No one likes potholes, especially Hartsfield-Jackson’s Quintin Watkins. In fact, he and his team work to ensure that not even the slightest pit or crack develops into a pothole on the Airport’s runways and taxiways.

Potholes Don’t Have a Chance on Runways

“Obviously, potholes are a serious issue for aircraft and can force us to close a runway,” said Watkins, who, as airside manager, is responsible for maintaining all that is paved on the airfield. “Our mission is to find these defects and fix them before a pothole gets a chance to form.”

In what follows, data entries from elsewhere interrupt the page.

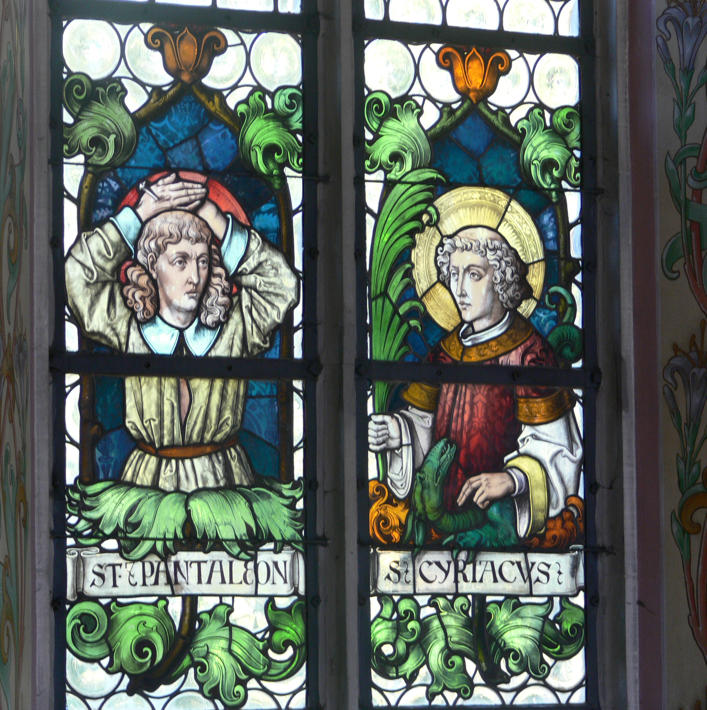 Pfarrkirche St. Pelagius, Weitnau, Nothelferfenster, St. Pantaleon und St. Cyriacus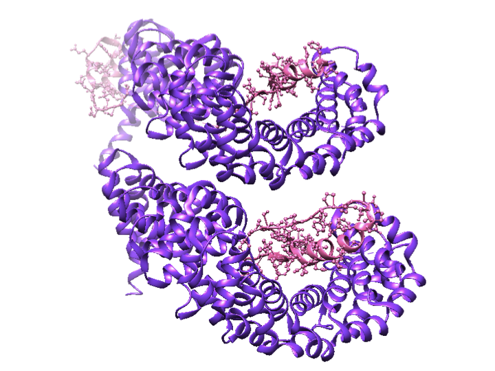 Complejo beta catenina/E-cadherina. Imagen hecha en el visualizador Chimera, pdb 1i7x.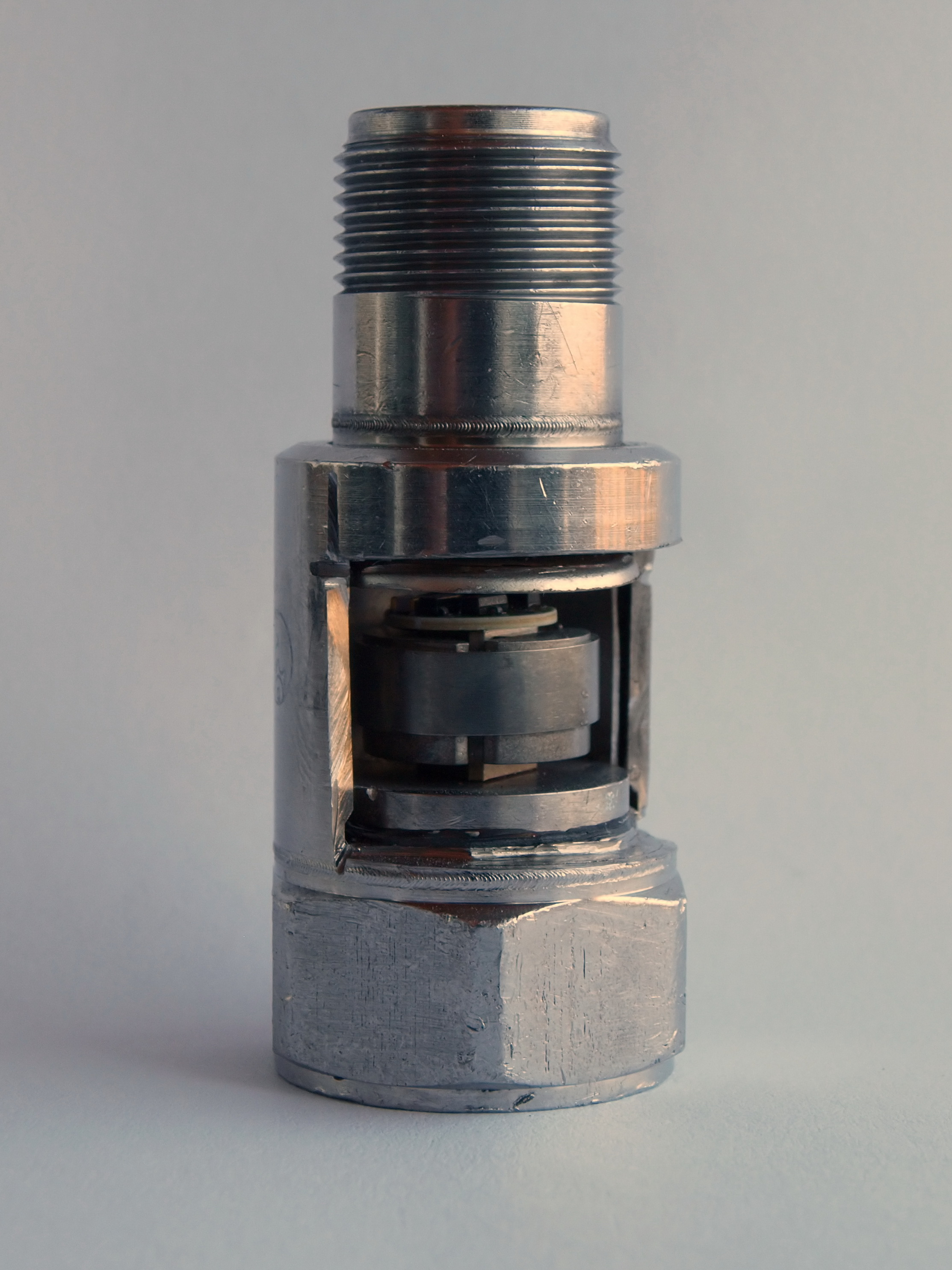 Acelerómetro piezoeléctrico de cuarzo. El corte de la cápsula permite visualizar el elemento piezoeléctrico (al centro) con las masas adheridas alrededor y el circuito electrónico en su parte superior.

Traditionally, runway surface inspection has been done the old-fashioned way -- by eyeballing the pavement. “In recent years, we’ve been using a digital imaging system attached to the back of a van traveling at highway speeds to scan the runways for cracks, chips and other defects that can lead to potholes,” said Watkins.

Watkins and his colleagues developed an innovative method for “stitching together” long strips of runway images. Now, instead of examining each strip separately, the team of pavement inspectors can combine the strips to provide a complete overview of a particular runway section. The strips are closely inspected on a computer screen.

“Stitching these images together is not as easy as it might sound,” said Watkins, who is currently working on his Ph.D. in civil engineering at Georgia Tech. A single file is huge. Roughly the size of a parking space (13 feet by 6.5 feet), each image can take up several hundred megabytes of computer storage.

Dan Malloy
Data from the Air Transport Association indicates that airfield delays cost airlines more than $60 per minute, per plane delayed, which added up to more than $8 billion in 2007. According to Dan Molloy, Hartsfield-Jackson assistant general manager for development, this technology means the Airport saves hundreds of work hours each year by using improved inspection techniques.

Cost savings associated with our runway inspection program allow us to focus resources on other Airport maintenance and improvement programs.

Passengers and airlines are also benefiting from the reduced amount of time that the runways are out of service for inspection,” said Molloy.

Watkins added, “Now we get in, collect our images very quickly, and then we’re out of the way. It’s a win-win for everyone, except the potholes!”